Data shown:

'''

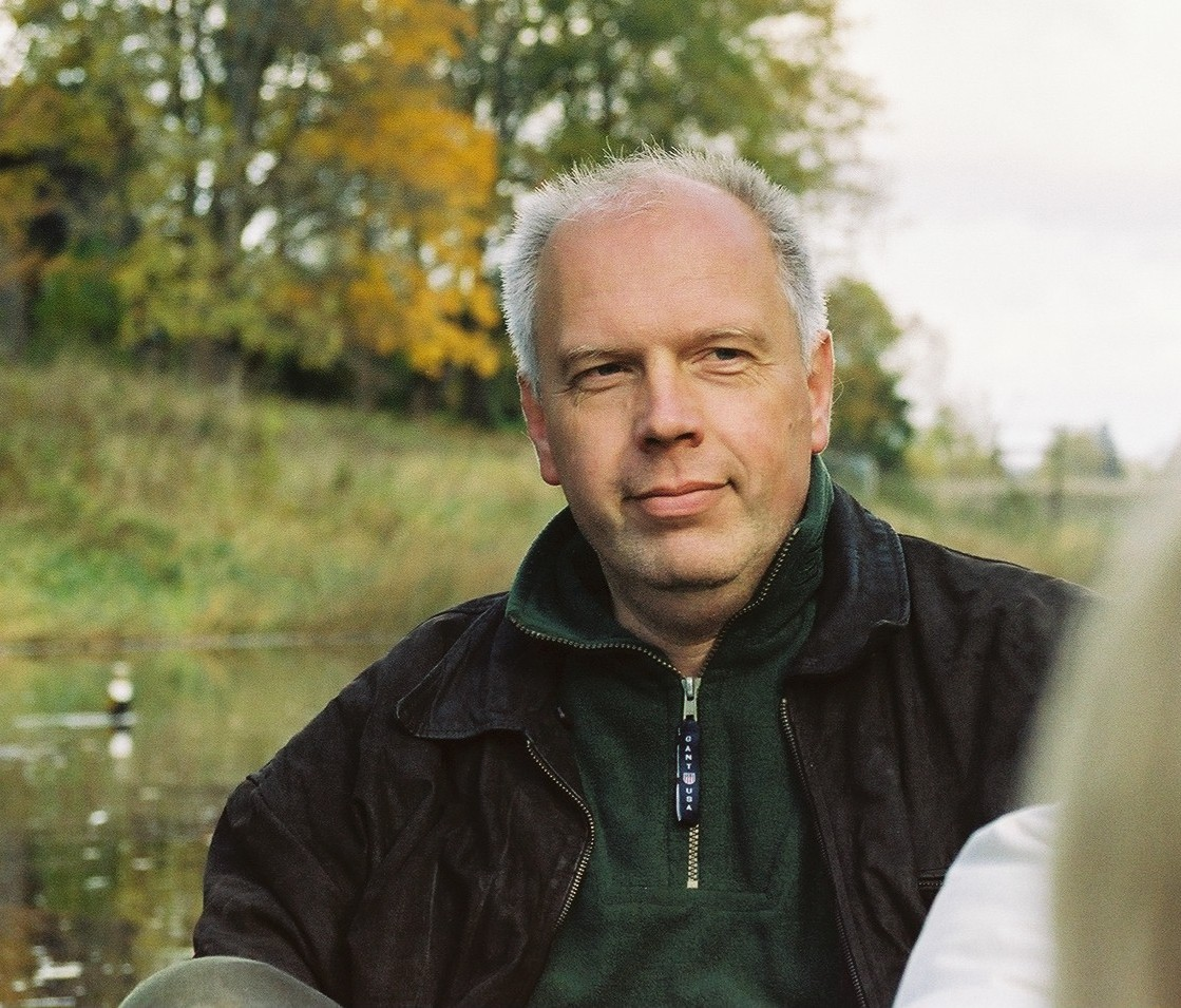 Arne Ader 2003. aastal Soomaal fotolaagris
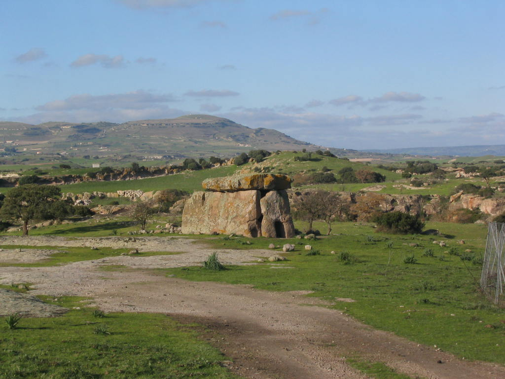 Mores, Sardegna, Italia
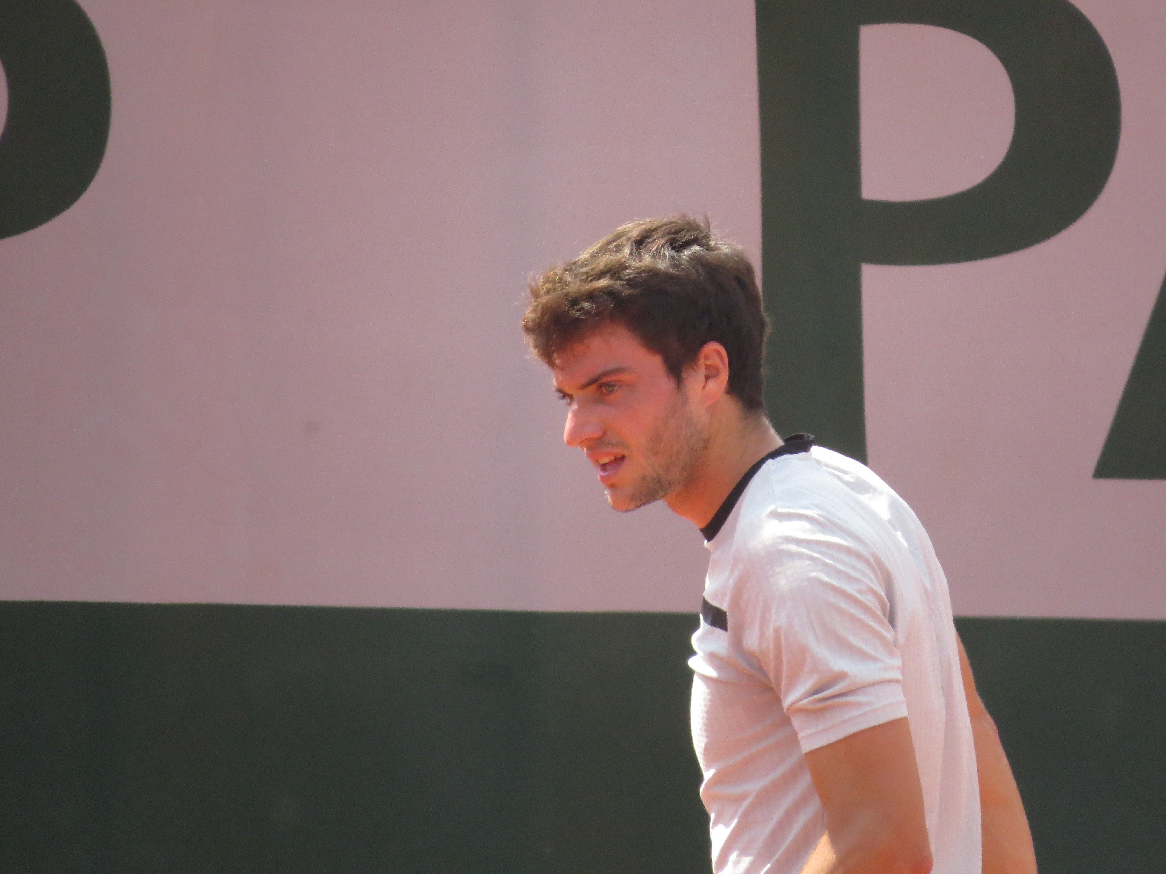 Pedro Martínez lors de son premier tour des qualifications.

'''

Work required: Reproduce every line of the material above, but drop the pictures.

Response to this exercise:
 Arne Ader 2003. aastal Soomaal fotolaagris
 Mores, Sardegna, Italia
 Pedro Martínez lors de son premier tour des qualifications.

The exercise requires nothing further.